The U.S. Department of Justice filed a lawsuit this week that outlined decades of communications and data sharing between the poultry industry’s largest players, including Sanderson and its new owner, accusing the companies of working together to keep wages and benefits from being competitive.
“Through a brazen scheme to exchange wage and benefit information, these poultry processors stifled competition and harmed a generation of plant workers who face demanding and sometimes dangerous conditions to earn a living,” Principal Deputy Assistant Attorney General Doha Mekki of the Justice Department’s Antitrust Division said in a statement.
Cargill Inc., Sanderson Farms Inc., and Wayne Farms signed an agreement with the Justice Department to pay $84.8 million in restitution to workers to resolve the lawsuit.
Cargill and Continental Grain Co. closed the acquisition of Sanderson Farms on Friday, almost a full year after announcing its plans. Continental owns Wayne Farms. The new corporate entity combines Sanderson – the third largest chicken production company in the country – with Wayne – the sixth largest – to create Wayne-Sanderson Farms.
“While we are pleased to have resolved this matter and put it behind us, both legacy companies are proud of their track record with their employees and growers and the agreement with DOJ evidences our commitment to continue to be an industry leader in those areas,” Wayne-Sanderson Farms said in a statement.
Cargill said in a statement it denies any wrongdoing but has been cooperative. The antitrust probe slowed the company’s plans to purchase Sanderson, which was first announced in August 2021.
The settlement, which still has to be approved by the court, also calls for a compliance monitor who will ensure the poultry companies are following regulations related to both processing facilities and with chicken growers.
The lawsuit says Sanderson and Wayne were both in violation of a protection act for the farms that hatch and grow chickens for slaughter. The poultry processors used a “tournament system” that adjusted payouts based on the quality of their brood compared to others, according to the lawsuit. The processors, however, are the ones supplying the chicks and feed.

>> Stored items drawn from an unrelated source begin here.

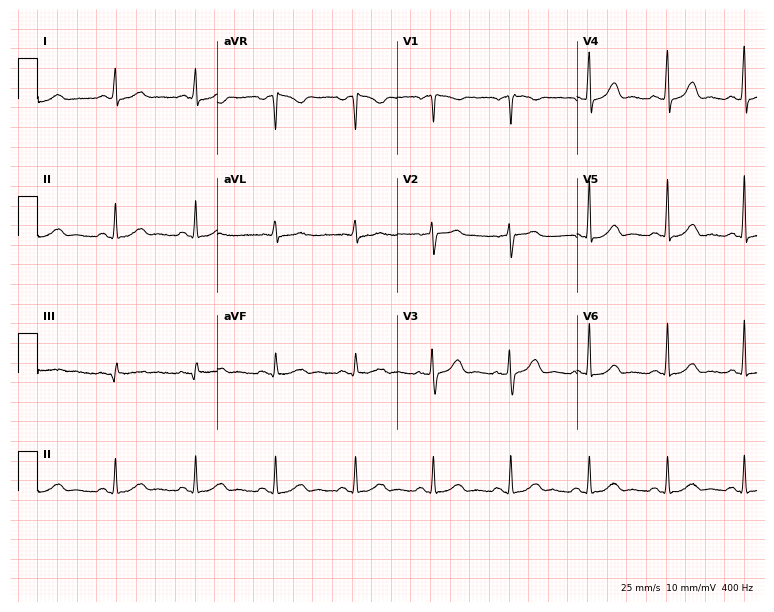
Resting 12-lead electrocardiogram (7.3-second recording at 400 Hz). Patient: a female, 60 years old. Read as a normal ECG.
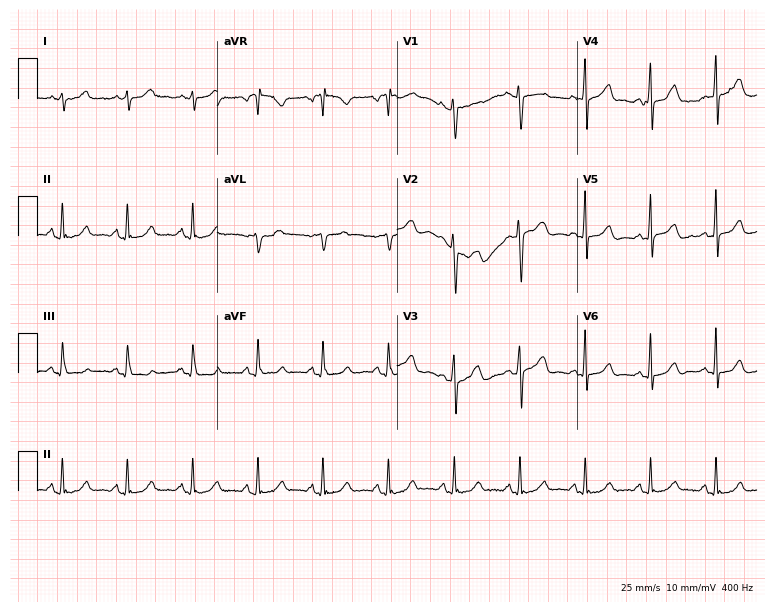
Electrocardiogram, a woman, 46 years old. Of the six screened findings (first-degree AV block, right bundle branch block, left bundle branch block, sinus bradycardia, atrial fibrillation, sinus tachycardia), none is recorded. Only these six findings were labelled.
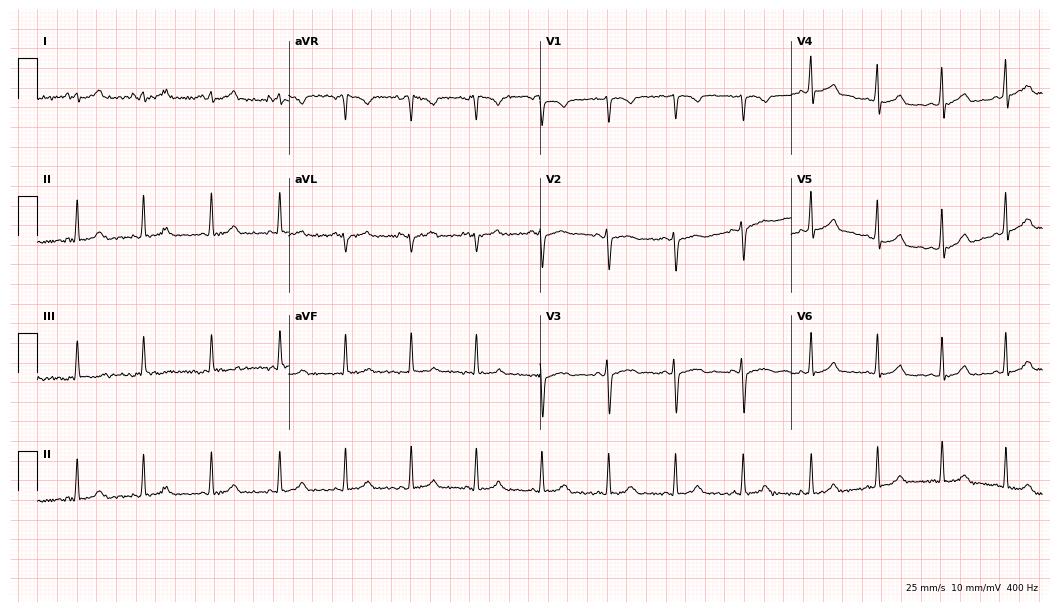
ECG — a 22-year-old female patient. Labelled as a normal ECG.
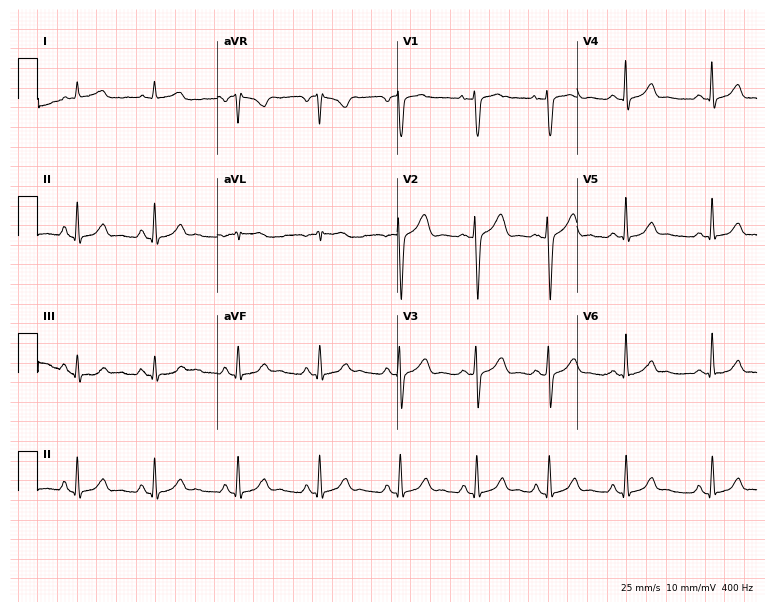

DOJ alleged the poultry companies failed to provide the information the chicken growers needed to understand the inherent financial risks. Propublica outlined those types of risks in a 2019 investigation that showed how another poultry processor – Koch Foods – took advantage of Black Mississippi farmers to grow chickens, leaving them saddled with debt.
The agreement prevents Sanderson-Wayne from penalizing chicken growers by reducing base pay while still allowing for incentives and other bonuses. It requires expanded disclosures and transparency in contracts and prohibits retaliation against growers who raise antitrust concerns.
The new Sanderson-Wayne Farm is based in Oakwood, Georgia, with Clint Rivers, the CEO of Wayne Farms, as its head. The future of Sanderson’s corporate offices in Laurel is unclear.
“As we proceed with the integration of Wayne-Sanderson Farms, we look forward to investing in our communities, employees and grower partners to ensure there continues to be a strong and competitive American food supply,” the new company said in a statement.
Under its new ownership, Sanderson is no longer publicly traded. D.R. Sanderson founded the business in 1947 as a feed and seed store. For 75 years, it was family owned and based out of Laurel. Today, it spans more than 17,000 employees.
“It has been an incredible privilege to lead the Sanderson Farms team over the last 33 years and to continue my family’s legacy by helping to nourish families across the country,” former CEO Joe F. Sanderson, Jr. said in a statement. “I am proud of all we have achieved together, and I am confident that the fairness, honesty and integrity that has been synonymous with the Sanderson Farms name will carry on with Wayne-Sanderson Farms.”